Raviv and I have been together practically the whole day today. It was a long and exhausting day for both of us, but I’m sure it was even longer and more exhausting for him. I apologize I don’t want to tell you (yet) where we’ve been, all I can say is that it had been physically and emotionally draining for us.
With today’s brouhaha, there were times when I made Raviv feel inadequate. My justification for that? To challenge him to be better, for him to strive harder.
But tonight, seeing my innocent boy sleep peacefully beside me, I’m overwrought with emotions.
By God, it dawned on me how utterly cute and handsome he is (if your opinion is otherwise, I couldn’t care less anymore)! And how smart he is, drawing the most complicated mazes on his Sketcher and pointing out all road signs we came across today while being shuttled from one place to another.
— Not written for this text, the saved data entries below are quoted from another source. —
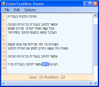 תמונת מסך. הדגמה של תמיכה בעברית חלקית בתוכנה. נוצר על ידי משתמש:Effib
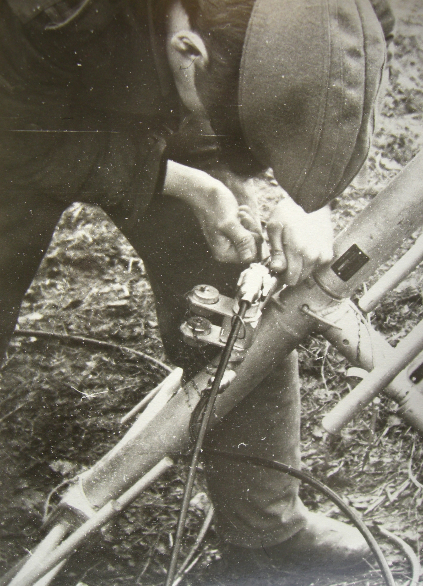 Der Truppführer schließt das Antennenkabel an.
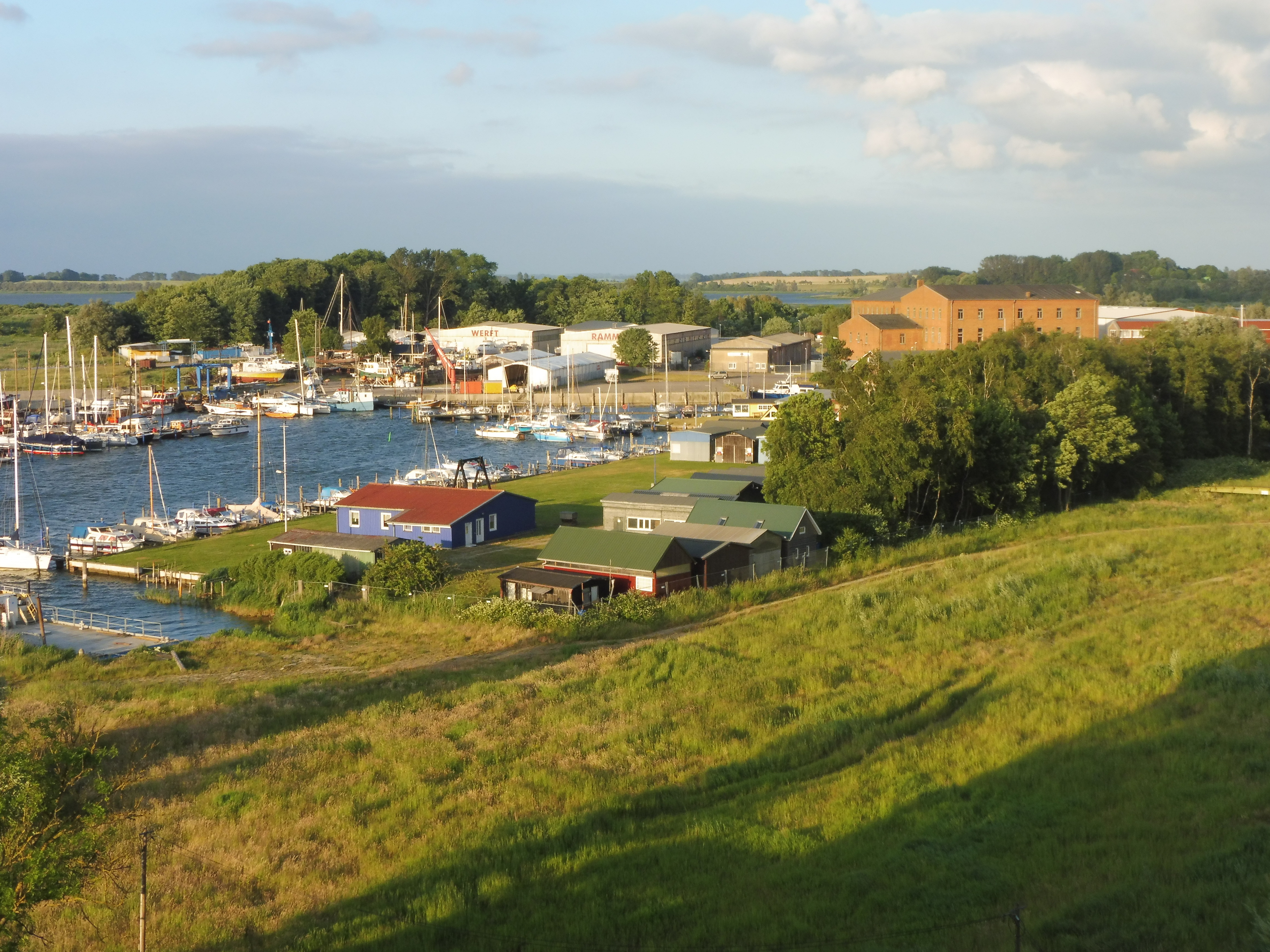 Östliches Hafenbecken mit Werft und ehemaliger Zuckerfabrik in Barth
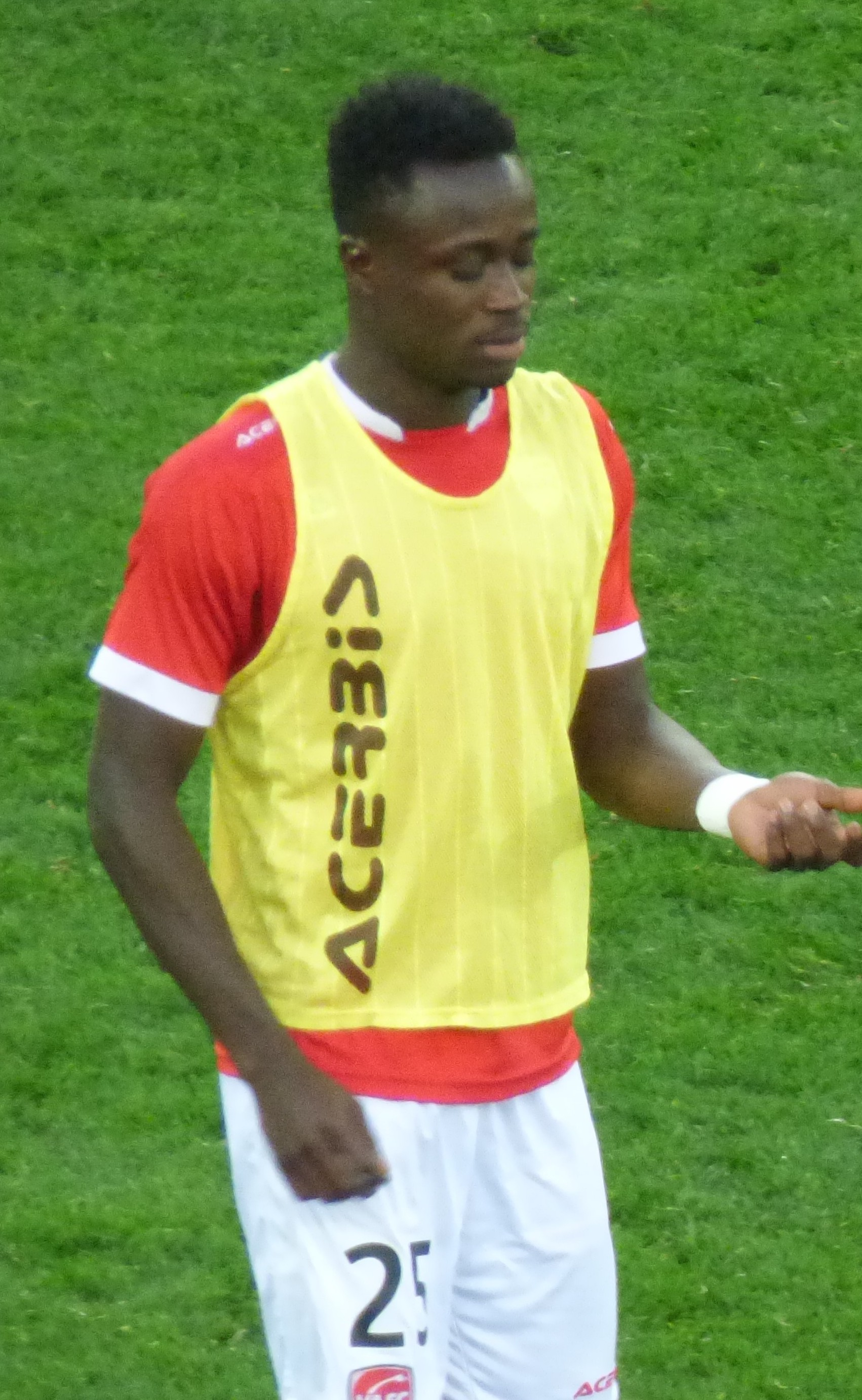 Emmanuel Ntim après le match Valenciennes FC / RC Lens, comptant pour la quatorzième journée du championnat de France de Ligue 2 2018-2019, le 10 novembre 2018, au Stade du Hainaut.

But what made tears form in my eyes the most was the thought of how much he loves me. What he did today, he did to make me happy (and maybe a bit for toys, hehe).
I feel pangs of guilt in my heart. During the time Raviv “let me down” earlier, he just felt so bad. And prior to that he was asking for my help (so he won’t let me down) but I shrugged it off and did something else.
I thank God for nighttime, when the hustle and bustle of mundane things die down and the whispers of things that matter are clearly heard.
Tonight, as I gaze at my handsome, smart and loving boy, I don’t want to ever forget how much pride he has already given me. And I should never cease to be amazed how such a small boy could contain so much unconditional love for a woman who is still just a parody of a mom he deserves to have. Not for one minute, not for any reason.
Because he being he is more than enough. He’s never inadequate, and it is an honor to be the recipient of Raviv’s trust and love. It is a privilege it’s I whom he calls, “Nanay”.